Roma, 5 lug – C’eravamo tanto amati, fra le magnifiche sorti e progressive del libero mercato. Poi il caos dell’anarchia “market made” – concedeteci l’uso della lingua d’albione visto che siamo in tema di dottrine anglosassoni – ha fatto sì che, alla fine, ritorna sempre lui, implacabile quando si tratta di crisi (e quella di Mps la è, eccome): lo Stato. Perché sì, possiamo stare a disquisire di teoria e di accademia quanto si vuole, di trattati e clausole, d libera circolazione e mercato unico, ma nel momento in cui i nodi vengono al pettine serve sempre che mamma Stato intervenga.

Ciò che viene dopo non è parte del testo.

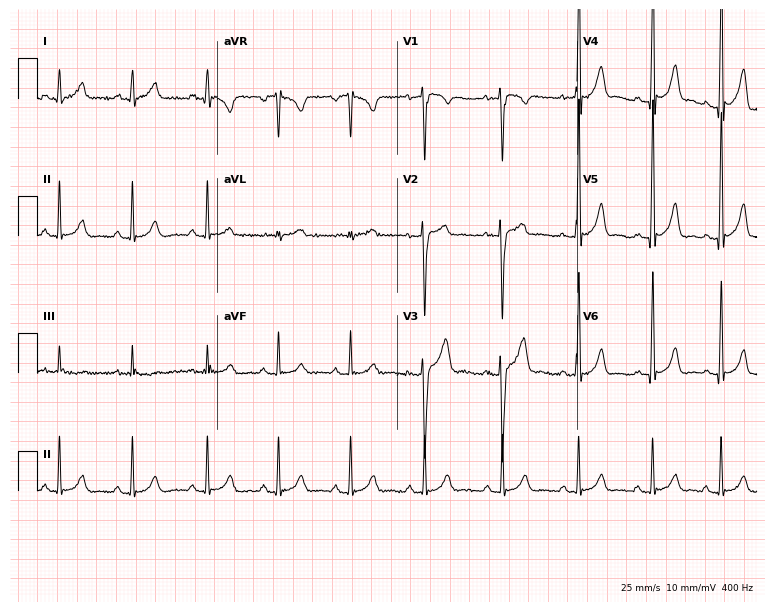
12-lead ECG from a 23-year-old male patient. Screened for six findings — first-degree AV block, right bundle branch block, left bundle branch block, sinus bradycardia, atrial fibrillation, sinus tachycardia — none is recorded. Findings outside these six are not listed.

Il mercato fallisce? Altro che fallimento, la storia di Mps degli ultimi tempi è una deflagrazione. Fra miliardi bruciati, il controllo in mano alle cosche del Pd locali e nazionali, una gestione dissennata delle finanze dell’istituto, le ricapitalizzazioni da 5 e 3 miliardi in rapida sequenza tra il 2014 e il 2015, lo storico istituto senese si può ancora considerare una banca? Le sofferenze sui crediti sono a quota 47 miliardi, valore che la Bce chiede di ridurre a 32 miliardi entro il 2018. I casi sono due: o Mps riesce a recuperarli tutti o svaluta. Scartata la prima ipotesi (se sono diventati crediti in sofferenza ci sarà un motivo), l’unica strada rimane la seconda. Peccato che il mercato – sì, ancora lui – valuti i crediti di dubbia o difficile realizzazione al 20% del loro valore, costringendo quindi la banca ad un aggiustamento di bilancio potenzialmente devastante. Mps necessiterebbe allora di un ulteriore aumento di capitale, che si presume non avrà però lo stesso “successo” dei precedenti: a che pro continuare a gettar soldi in una struttura praticamente decotta? E non si scomodi la scusa della Brexit, dato che gli effetti speculativi del post-referendum sono già stati assorbiti e, soprattutto, il mancato rimborso dei prestiti alla banca non ha nulla a che vedere con la scelta fatta da Londra due settimane fa.
Il problema – e da Bruxelles, dove tutelano il mercato più dei posti di lavoro e delle persone, lo sanno benissimo – è che una banca è un soggetto sistemico, la cui crisi può avere effetti a catena e ripercussioni non solo in Italia ma in Europa tutta. Si veda alla voce bail-in e i danni causati in termini di fiducia. E’ per questo che affidare al mercato la soluzione dei problemi di Mps non è una via percorribile: fosse così, Montepaschi sarebbe già un ricordo della storia bancaria italiana. Ecco allora che l’ingresso dello Stato, peraltro già azionista con una quota superiore al 4% causa mancato rimborso di alcuni Monti-bond, si profila come l’ultima soluzione possibile per salvare gli oltre 540 anni di storia dell’istituto. A patto, però, che non sia l’ennesimo “paga pantalone”: la strategia per cui il pubblico – e cioé i lavoratori, i contribuenti, i pensionati – arrivano nel momento del bisogno, ripianano alcune perdite e risanano i conti, per poi cedere di nuovo il tutto in pasto al mercato e ai suoi divertimenti.
Ammesso che – e qui viene il bello – l’Ue non decida per lo scontro frontale con l’Italia, utilizzando la scusa degli aiuti di Stato per un’azione ad ampio raggio: la troika vigila ed è sempre in agguato, ad un passo dall’intervento, pronta ad essere accolta da schiere di sicofanti.